その子はロングでクリッとした目が印象的だ。
「ねーねー! 見せて」
そう言って僕に寄って来た。
女の子の瞳はネックレスについているビー玉と同じくらい輝いている。
「きれーっ」
僕のネックレスをジーッと見つめるその子の横顔はキラキラしていた。
「これ、キミの?」
「…………うん、まぁ。おばあちゃんがくれたの」
おばあちゃん、その単語を口にすると心が黒くなったかのようにどんよりした。
………やっぱりさみしいよ。
女の子は感心したように目を見開いた。
「へぇぇぇ! 優しいおばあちゃんだね」
…………!
「うん! そうなの! すっごく優しいんだ」
僕は嬉しくなった。
おばあちゃんは僕の自慢なんだ。僕にはおばあちゃんしか自慢できることがないから、おばあちゃんが褒められるってことは僕を褒めたことと同じだ。
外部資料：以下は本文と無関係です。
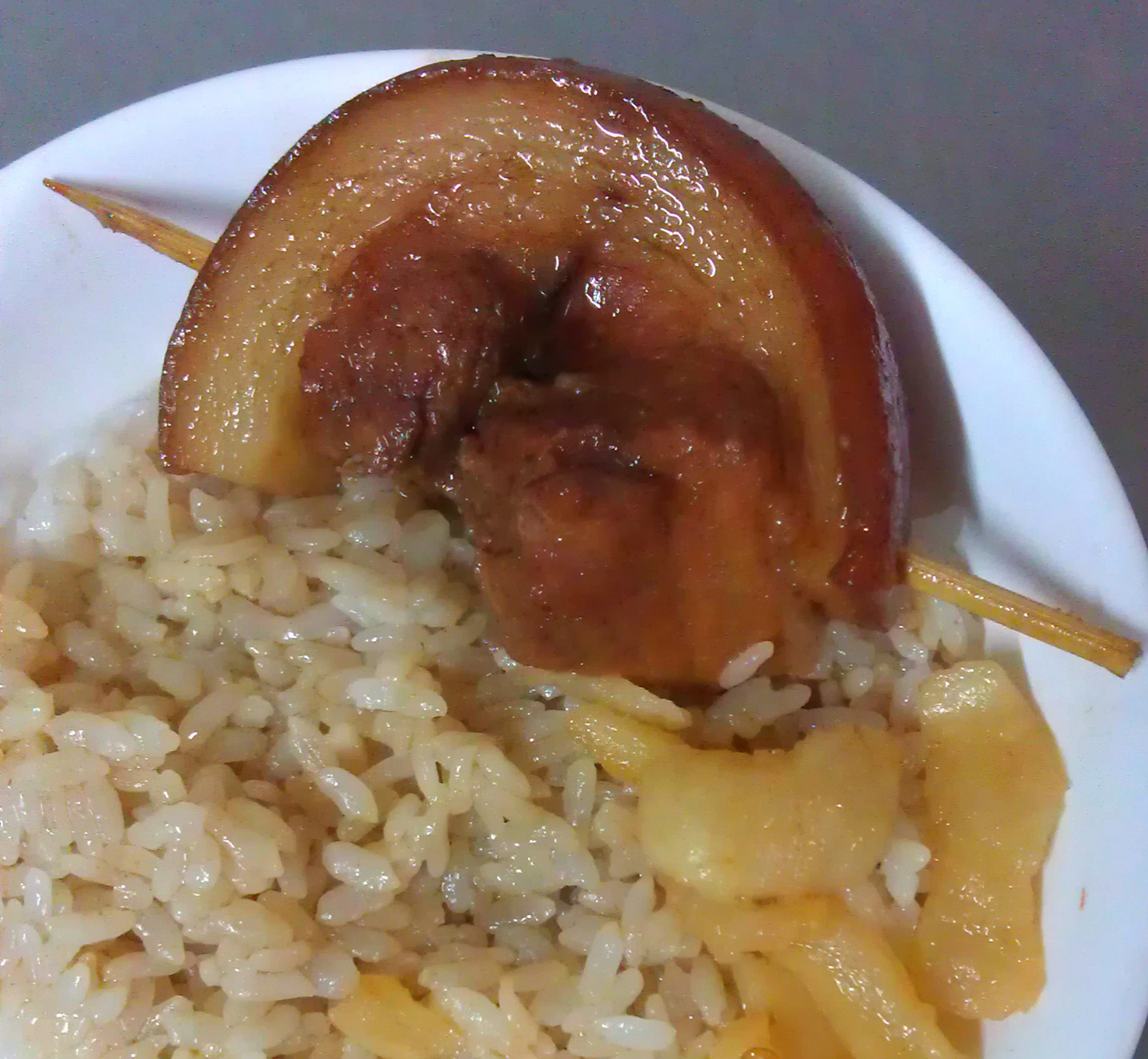 中文（台灣）: 彰化爌肉販
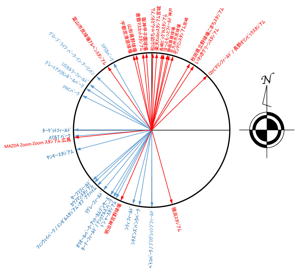 日米の野球場の方位（本塁位置）を表したもの

「いいなー! あたしにもそんなおばあちゃんが欲しかったなぁ」
「…………キミのおばあちゃんはどういうの?」
「あたしのおばあちゃんはね、すっごく忘れっぽくって、いつもママとあたしの名前を間違うの!」
へぇ、そんなこともあるんだ。
僕のおばあちゃんも忘れっぽかったけど、僕の名前を忘れたりはしなかったな。
「うらやましいな、あたしもそんなふうにおばあちゃんから愛されたいな」
……………愛されてた……………。
僕もおばあちゃんが大好きだ。
「あのさ、これあげるよ」
僕はネックレスを女の子に渡した。
「えっ! いいの!?」
「うん」
僕はネックレスがあったおかげでこの女の子に会えた。
この女の子に会ったおかげでおばあちゃんの大切さがわかった。
おばあちゃんの大切さがわかったことで僕がしなきゃいけないことがわかった。
…………おばあちゃんは僕に最後の助けをくれたんだ。
「僕はもう大丈夫だよ。キミもさみしくなったらこれを見て元気だしてね」
「……………うんっ! ありがとう」
僕は公園を出た。
いつまでもウジウジしてたら、おばあちゃんが悲しむよね!
ありがとう、おばあちゃん!
遠目で見えたネックレスがキラッと輝いた気がした。
連くんの小学生の話!
幼い連くん、書きながらかわいいなぁと思ってました。
いやぁー……………小さい子ってかわいいですよね。ホント、癒しです。